Inherits from TrainingArguments and adds parameters specific to DPO training as described in https://arxiv.org/abs/2305.18290. This configuration controls various aspects of the DPO training process including loss computation, model architecture, and dataset processing.
- beta#
Temperature parameter (β) controlling deviation from reference model. Higher values make training focus more on preference matching. Default: 0.1
- Type
float
- label_smoothing#
Smoothing factor for labels in loss calculation. Helps prevent overconfidence. 0.0 means no smoothing. Default: 0.0
- Type
float
- loss_type#
Type of contrastive loss function to use. Valid options: ‘sigmoid’, ‘hinge’, ‘ipo’, ‘exo_pair’, ‘nca_pair’, ‘robust’, ‘bco_pair’, ‘sppo_hard’, ‘aot’, ‘aot_pair’, ‘apo_zero’, ‘apo_down’. Default: ‘sigmoid’
- Type
LOSS_FN_VARIENTS
- use_weighting#
Whether to apply example weighting in loss calculation. Default: False
- Type
bool
- label_pad_token_id#
Token ID used for padding labels. Default: -100
- Type
int
- padding_value#
Value used for padding sequences. If None, uses model’s default padding token. Default: None
- Type
int | None
- max_length#
Maximum total sequence length (prompt + completion). Default: 512
- Type
int | None
- max_prompt_length#
Maximum length for prompt sequences.

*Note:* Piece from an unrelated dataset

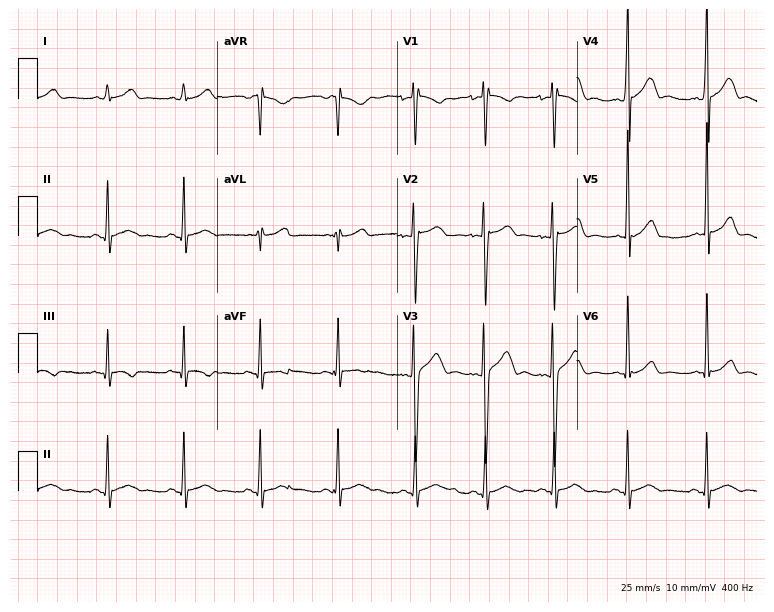
12-lead ECG from a 17-year-old male (7.3-second recording at 400 Hz). Recorded interpretation: within normal limits.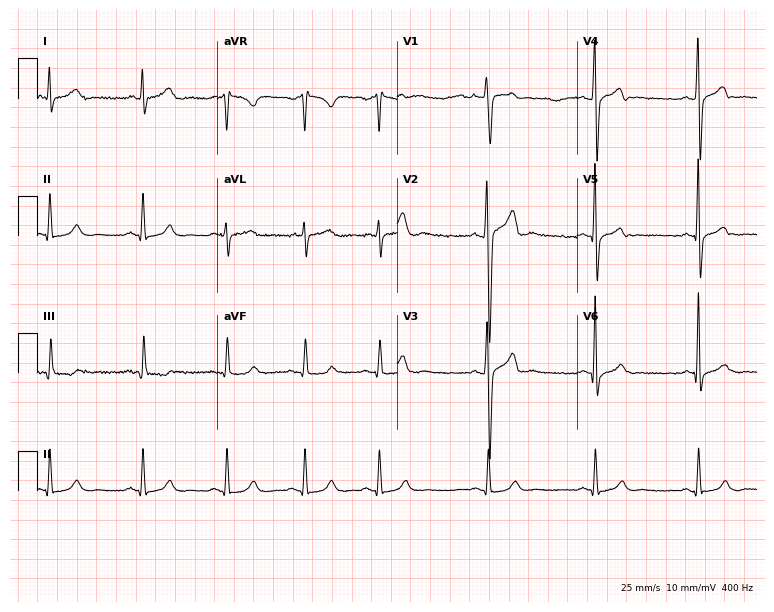
Resting 12-lead electrocardiogram. Patient: a male, 23 years old. None of these six findings is recorded: first-degree AV block, right bundle branch block, left bundle branch block, sinus bradycardia, atrial fibrillation, sinus tachycardia.

Default: 256
- Type
int | None
- max_completion_length#
Maximum length for completion sequences. Auto-calculated as max_length - max_prompt_length if None. Default: None
- Type
int | None
- is_encoder_decoder#
Explicitly set if model is encoder-decoder. Auto-detected if None. Default: None
- Type
bool | None
- disable_dropout#
Whether to disable dropout during training for deterministic behavior. Default: True
- Type
bool
- precompute_ref_log_probs#
Whether to precompute reference model log probabilities before training. Default: False
- Type
bool
- dataset_num_proc#
Number of processes for dataset preprocessing. Default: None (sequential processing)
- Type
int | None
- reference_free#
Whether to use reference-free variant of DPO. Default: False
- Type
bool
- force_use_ref_model#
Force use reference model even when reference_free=True. Default: False
- Type
bool
- sync_ref_model#
Whether to periodically sync reference model with training model. Default: False
- Type
bool
- learning_rate#
Optimizer learning rate. Default: 1e-6
- Type
float
- ref_model_mixup_alpha#
Alpha parameter for mixup between policy and reference models. Default: 0.9
- Type
float
- ref_model_sync_steps#
Number of steps between reference model syncs. Default: 64
- Type
int
- rpo_alpha#
Alpha parameter for Relative Preference Optimization. None disables RPO. Default: None
- Type
float | None
- tools#
Additional tools for training process
- Type
list[dict | Callable] | None
Example
>>> config = DPOConfig( ... beta=0.2, loss_type="ipo", max_length=1024, learning_rate=5e-6 ... )
- beta: float = 0.1#
- dataset_num_proc: Optional[int] = None#
- disable_dropout: bool = True#
- force_use_ref_model: bool = False#
- classmethod from_dict(data: Dict[str, Any]) T#
Deserializes a dictionary into a PyTree object.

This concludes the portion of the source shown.